(Stored records)
=== Section Start ===
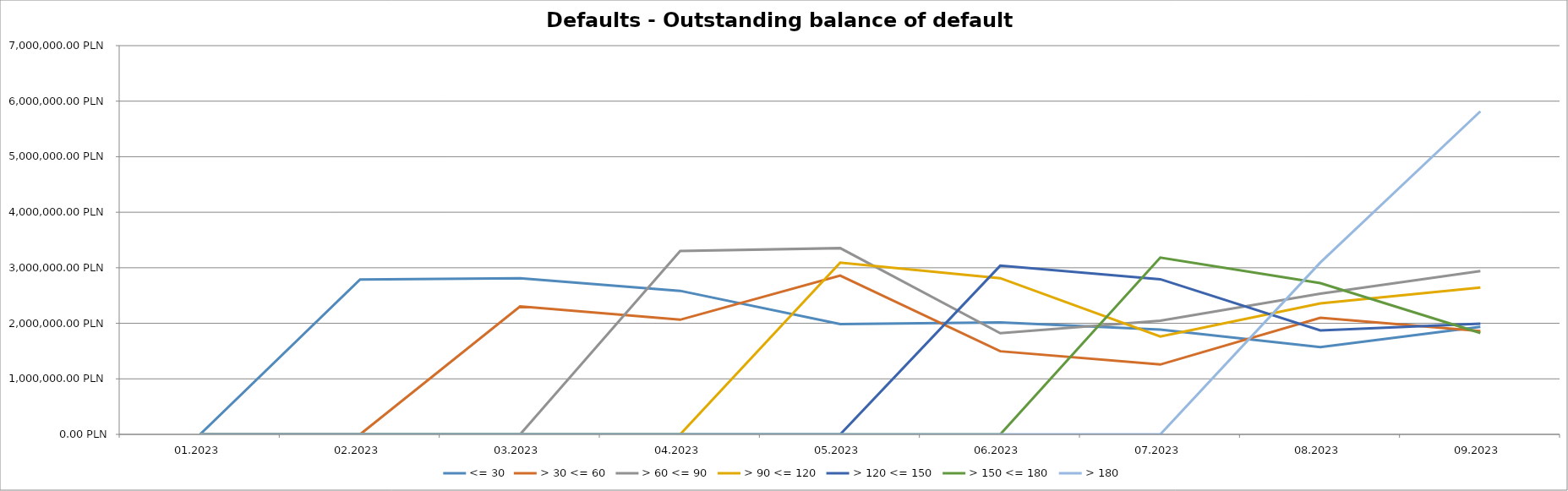
| Category | <= 30 | > 30 <= 60 | > 60 <= 90 | > 90 <= 120 | > 120 <= 150 | > 150 <= 180 | > 180 |
|---|---|---|---|---|---|---|---|
| 01.2023 | 0 | 0 | 0 | 0 | 0 | 0 | 0 |
| 02.2023 | 2788519.82 | 0 | 0 | 0 | 0 | 0 | 0 |
| 03.2023 | 2811517.14 | 2305154.07 | 0 | 0 | 0 | 0 | 0 |
| 04.2023 | 2584791.3 | 2064675.87 | 3301101.31 | 0 | 0 | 0 | 0 |
| 05.2023 | 1985441.56 | 2858398.5 | 3353485.78 | 3091988.77 | 0 | 0 | 0 |
| 06.2023 | 2016845.02 | 1496657.8 | 1822162.63 | 2812422.86 | 3037767.68 | 0 | 0 |
| 07.2023 | 1886118.05 | 1257979.4 | 2047168.21 | 1762916.26 | 2793763.11 | 3184053.47 | 0 |
| 08.2023 | 1572650.17 | 2099798.77 | 2534461.69 | 2357426.74 | 1871124.51 | 2723545.23 | 3093972.9 |
| 09.2023 | 1936023.84 | 1858916.55 | 2940706.37 | 2644290.89 | 1991761.95 | 1826544.8 | 5816448.05 |
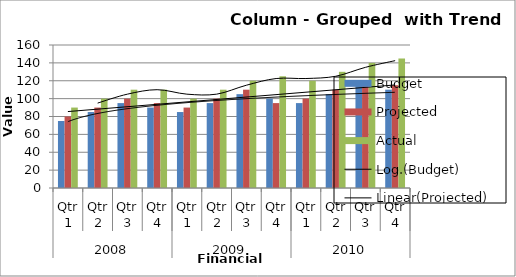
| Category | Budget | Projected | Actual |
|---|---|---|---|
| 0 | 75 | 80 | 90 |
| 1 | 85 | 90 | 100 |
| 2 | 95 | 100 | 110 |
| 3 | 90 | 95 | 110 |
| 4 | 85 | 90 | 100 |
| 5 | 95 | 100 | 110 |
| 6 | 105 | 110 | 120 |
| 7 | 100 | 95 | 125 |
| 8 | 95 | 100 | 120 |
| 9 | 105 | 110 | 130 |
| 10 | 115 | 120 | 140 |
| 11 | 110 | 115 | 145 |
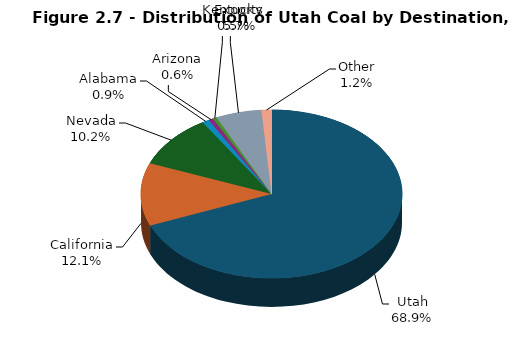
| Category | Series 0 |
|---|---|
| Utah | 13117 |
| California | 2297 |
| Nevada | 1942 |
| Alabama | 166 |
| Arizona | 110 |
| Kentucky | 91 |
| Exports | 1080.7 |
| Other | 235 |
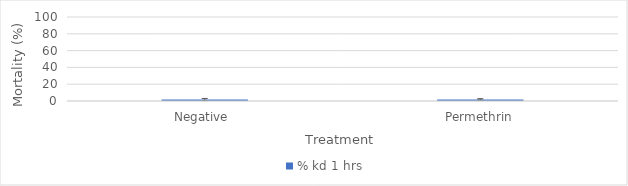
| Category | % kd 1 hrs |
|---|---|
| Negative  | 1.754 |
| Permethrin | 1.852 |
=== Section End ===
▸ **WHAT YOU NEED TO DO**
Return exactly the lines from the one with "Exports | 1080.7 |" through the last line of the entries above, both ends included. No pictures may appear in the copy.

▸ **RESPONSE**
| Exports | 1080.7 |
| Other | 235 |
| Category | % kd 1 hrs |
|---|---|
| Negative  | 1.754 |
| Permethrin | 1.852 |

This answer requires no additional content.